- Assignment -
All lines below starting at the one that holds "organism: C57BL Mouse" and ending at the one that holds "sample: CA1 Hippocampus" should be printed exactly, ends included. Pictures should not be printed, nor anything else.

- Source data -
▬▬▬

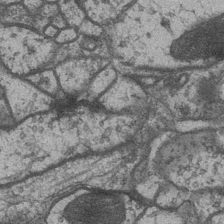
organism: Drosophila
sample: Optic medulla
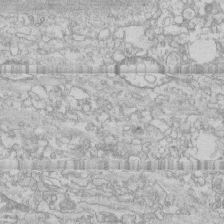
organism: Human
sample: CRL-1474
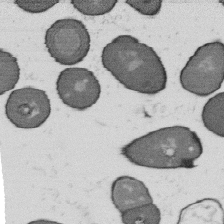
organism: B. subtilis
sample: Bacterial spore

▬▬▬

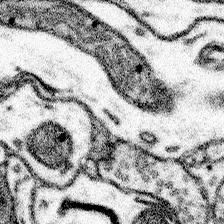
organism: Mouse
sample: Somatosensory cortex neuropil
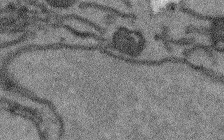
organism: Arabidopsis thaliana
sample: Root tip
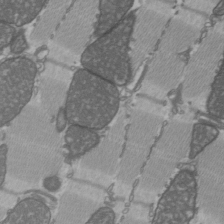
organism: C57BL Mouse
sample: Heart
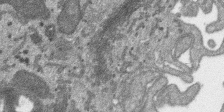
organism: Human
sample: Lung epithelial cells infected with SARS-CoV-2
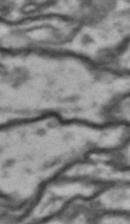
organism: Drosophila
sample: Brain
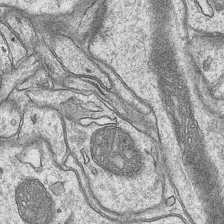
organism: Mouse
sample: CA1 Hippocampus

▬▬▬

- Answer to this task -
organism: C57BL Mouse
sample: Heart
organism: Human
sample: Lung epithelial cells infected with SARS-CoV-2
organism: Drosophila
sample: Brain
organism: Mouse
sample: CA1 Hippocampus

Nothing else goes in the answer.